-- Opening Marker --
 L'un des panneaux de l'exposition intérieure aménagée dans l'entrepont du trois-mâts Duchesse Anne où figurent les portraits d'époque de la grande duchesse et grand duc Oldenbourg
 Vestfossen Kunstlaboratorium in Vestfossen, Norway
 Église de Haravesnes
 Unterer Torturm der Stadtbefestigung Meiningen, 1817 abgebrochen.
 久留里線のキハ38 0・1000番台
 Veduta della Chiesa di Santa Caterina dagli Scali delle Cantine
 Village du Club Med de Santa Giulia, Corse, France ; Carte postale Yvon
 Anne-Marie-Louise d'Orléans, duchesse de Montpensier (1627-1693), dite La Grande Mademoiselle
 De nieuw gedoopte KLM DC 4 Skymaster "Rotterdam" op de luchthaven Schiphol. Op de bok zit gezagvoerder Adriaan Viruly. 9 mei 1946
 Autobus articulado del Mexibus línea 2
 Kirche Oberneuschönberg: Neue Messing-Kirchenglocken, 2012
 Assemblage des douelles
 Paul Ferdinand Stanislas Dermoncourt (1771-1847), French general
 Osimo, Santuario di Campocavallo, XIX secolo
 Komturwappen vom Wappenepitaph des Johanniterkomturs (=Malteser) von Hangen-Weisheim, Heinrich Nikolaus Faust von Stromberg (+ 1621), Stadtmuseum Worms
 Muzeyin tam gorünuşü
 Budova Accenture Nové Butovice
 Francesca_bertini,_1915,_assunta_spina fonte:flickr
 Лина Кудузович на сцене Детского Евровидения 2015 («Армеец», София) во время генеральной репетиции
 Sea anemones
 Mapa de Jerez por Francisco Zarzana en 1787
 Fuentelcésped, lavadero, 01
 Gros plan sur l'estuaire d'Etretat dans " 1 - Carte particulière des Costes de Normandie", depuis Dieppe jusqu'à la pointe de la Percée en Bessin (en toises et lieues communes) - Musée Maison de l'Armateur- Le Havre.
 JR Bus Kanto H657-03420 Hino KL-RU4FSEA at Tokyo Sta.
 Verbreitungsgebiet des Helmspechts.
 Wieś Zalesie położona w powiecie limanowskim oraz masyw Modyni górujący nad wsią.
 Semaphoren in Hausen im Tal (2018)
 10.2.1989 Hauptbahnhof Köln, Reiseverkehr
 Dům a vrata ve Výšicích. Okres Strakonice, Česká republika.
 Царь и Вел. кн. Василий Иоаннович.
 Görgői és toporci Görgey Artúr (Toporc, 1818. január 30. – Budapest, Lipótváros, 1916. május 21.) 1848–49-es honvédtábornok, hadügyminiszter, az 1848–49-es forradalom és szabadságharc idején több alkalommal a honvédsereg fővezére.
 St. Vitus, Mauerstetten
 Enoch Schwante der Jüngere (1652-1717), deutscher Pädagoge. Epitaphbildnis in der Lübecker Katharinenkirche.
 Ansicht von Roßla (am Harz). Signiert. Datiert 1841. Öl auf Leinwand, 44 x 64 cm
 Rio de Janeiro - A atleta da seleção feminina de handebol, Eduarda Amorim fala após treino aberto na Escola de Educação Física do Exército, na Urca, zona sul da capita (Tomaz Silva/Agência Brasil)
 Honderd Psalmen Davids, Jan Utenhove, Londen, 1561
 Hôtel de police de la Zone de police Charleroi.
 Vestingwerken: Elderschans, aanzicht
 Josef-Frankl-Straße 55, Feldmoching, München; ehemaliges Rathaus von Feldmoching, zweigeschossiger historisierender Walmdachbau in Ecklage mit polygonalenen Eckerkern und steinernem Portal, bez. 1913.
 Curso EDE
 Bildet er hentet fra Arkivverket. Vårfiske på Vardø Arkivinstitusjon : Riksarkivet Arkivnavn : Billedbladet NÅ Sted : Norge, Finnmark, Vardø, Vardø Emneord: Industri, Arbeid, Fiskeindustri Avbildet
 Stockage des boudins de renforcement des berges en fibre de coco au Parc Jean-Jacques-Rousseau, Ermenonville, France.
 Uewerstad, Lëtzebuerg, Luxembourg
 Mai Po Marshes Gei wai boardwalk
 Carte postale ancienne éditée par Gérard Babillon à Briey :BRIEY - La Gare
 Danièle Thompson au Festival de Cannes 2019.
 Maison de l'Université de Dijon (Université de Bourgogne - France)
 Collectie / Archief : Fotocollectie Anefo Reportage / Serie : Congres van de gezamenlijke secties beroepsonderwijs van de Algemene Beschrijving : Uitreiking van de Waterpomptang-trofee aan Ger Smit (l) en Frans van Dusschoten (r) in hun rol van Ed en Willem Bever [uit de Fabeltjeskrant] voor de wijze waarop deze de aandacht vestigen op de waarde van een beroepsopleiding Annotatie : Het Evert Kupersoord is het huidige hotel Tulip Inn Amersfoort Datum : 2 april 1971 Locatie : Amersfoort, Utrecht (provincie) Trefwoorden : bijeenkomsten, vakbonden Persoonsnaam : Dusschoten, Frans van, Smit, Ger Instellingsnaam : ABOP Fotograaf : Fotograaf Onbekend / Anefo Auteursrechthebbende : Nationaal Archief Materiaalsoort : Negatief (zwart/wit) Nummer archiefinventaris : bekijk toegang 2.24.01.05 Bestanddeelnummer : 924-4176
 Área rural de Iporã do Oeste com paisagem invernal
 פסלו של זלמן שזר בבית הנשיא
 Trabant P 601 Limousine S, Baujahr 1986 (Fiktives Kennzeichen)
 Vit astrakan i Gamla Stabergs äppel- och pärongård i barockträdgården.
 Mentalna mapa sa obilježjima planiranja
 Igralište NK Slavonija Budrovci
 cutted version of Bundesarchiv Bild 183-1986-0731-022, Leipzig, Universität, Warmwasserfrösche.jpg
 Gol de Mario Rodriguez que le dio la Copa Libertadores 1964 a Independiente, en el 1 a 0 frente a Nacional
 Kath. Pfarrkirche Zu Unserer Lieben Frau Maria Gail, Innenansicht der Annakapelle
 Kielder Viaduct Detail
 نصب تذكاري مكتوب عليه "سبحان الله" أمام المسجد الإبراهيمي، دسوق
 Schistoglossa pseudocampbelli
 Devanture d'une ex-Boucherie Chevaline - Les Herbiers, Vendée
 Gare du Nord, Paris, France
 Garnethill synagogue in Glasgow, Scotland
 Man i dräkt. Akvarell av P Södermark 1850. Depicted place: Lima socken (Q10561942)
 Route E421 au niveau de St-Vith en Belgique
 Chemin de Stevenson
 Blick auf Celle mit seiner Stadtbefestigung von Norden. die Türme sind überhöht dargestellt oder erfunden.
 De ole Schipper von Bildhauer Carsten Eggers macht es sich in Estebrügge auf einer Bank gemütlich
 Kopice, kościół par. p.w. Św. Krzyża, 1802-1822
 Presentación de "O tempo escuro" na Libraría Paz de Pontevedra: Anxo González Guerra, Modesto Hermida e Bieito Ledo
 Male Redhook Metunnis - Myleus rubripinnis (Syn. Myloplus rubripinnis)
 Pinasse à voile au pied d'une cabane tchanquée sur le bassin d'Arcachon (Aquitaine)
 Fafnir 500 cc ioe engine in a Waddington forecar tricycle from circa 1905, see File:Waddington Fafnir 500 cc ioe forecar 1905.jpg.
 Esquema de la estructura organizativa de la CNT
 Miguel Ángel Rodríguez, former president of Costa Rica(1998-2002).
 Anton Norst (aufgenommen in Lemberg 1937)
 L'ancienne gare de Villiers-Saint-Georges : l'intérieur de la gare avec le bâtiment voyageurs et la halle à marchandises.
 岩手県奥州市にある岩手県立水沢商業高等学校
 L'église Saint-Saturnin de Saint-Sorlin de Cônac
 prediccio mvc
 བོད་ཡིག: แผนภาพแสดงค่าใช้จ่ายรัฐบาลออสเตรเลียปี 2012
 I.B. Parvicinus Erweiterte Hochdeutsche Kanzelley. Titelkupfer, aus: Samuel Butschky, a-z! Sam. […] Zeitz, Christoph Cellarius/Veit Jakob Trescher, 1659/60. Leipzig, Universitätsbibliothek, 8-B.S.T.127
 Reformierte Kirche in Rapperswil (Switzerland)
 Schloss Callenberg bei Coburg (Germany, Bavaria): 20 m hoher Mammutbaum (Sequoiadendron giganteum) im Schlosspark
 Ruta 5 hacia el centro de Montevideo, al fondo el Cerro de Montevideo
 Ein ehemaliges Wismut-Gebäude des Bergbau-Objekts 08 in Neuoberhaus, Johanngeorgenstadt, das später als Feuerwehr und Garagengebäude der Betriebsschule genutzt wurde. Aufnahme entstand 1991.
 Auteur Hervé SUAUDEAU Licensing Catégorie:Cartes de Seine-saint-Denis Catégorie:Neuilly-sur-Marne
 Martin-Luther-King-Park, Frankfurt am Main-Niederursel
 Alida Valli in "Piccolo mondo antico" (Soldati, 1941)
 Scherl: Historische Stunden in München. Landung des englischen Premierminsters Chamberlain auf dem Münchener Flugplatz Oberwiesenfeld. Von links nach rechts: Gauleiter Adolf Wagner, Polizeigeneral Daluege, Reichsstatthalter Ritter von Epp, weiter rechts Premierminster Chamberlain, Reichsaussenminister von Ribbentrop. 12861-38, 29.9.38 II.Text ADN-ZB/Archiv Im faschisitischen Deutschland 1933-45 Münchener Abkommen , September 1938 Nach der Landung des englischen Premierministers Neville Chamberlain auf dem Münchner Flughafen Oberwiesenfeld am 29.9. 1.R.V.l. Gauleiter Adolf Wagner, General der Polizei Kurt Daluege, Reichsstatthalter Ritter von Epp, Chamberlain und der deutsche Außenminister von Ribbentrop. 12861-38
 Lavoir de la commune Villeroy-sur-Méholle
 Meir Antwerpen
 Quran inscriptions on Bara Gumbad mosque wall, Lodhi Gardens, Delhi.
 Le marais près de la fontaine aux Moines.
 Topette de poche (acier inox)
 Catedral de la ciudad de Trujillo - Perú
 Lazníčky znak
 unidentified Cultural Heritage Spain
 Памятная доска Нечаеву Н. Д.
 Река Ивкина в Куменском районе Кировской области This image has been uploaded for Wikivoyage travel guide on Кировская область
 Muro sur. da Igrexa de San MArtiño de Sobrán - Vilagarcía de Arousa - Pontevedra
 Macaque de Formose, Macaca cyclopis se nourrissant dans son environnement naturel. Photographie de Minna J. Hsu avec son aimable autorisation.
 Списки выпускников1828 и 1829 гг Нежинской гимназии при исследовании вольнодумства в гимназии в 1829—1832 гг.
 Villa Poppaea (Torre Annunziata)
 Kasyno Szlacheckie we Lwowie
-- Closing Marker --
§ **WORK REQUEST**
Could you return exactly the lines above from the line with "Honderd Psalmen Davids, Jan" to the line with "Vestingwerken: Elderschans, aanzicht", both included, and nothing else?

§ **YOUR SOLUTION**
 Honderd Psalmen Davids, Jan Utenhove, Londen, 1561
 Hôtel de police de la Zone de police Charleroi.
 Vestingwerken: Elderschans, aanzicht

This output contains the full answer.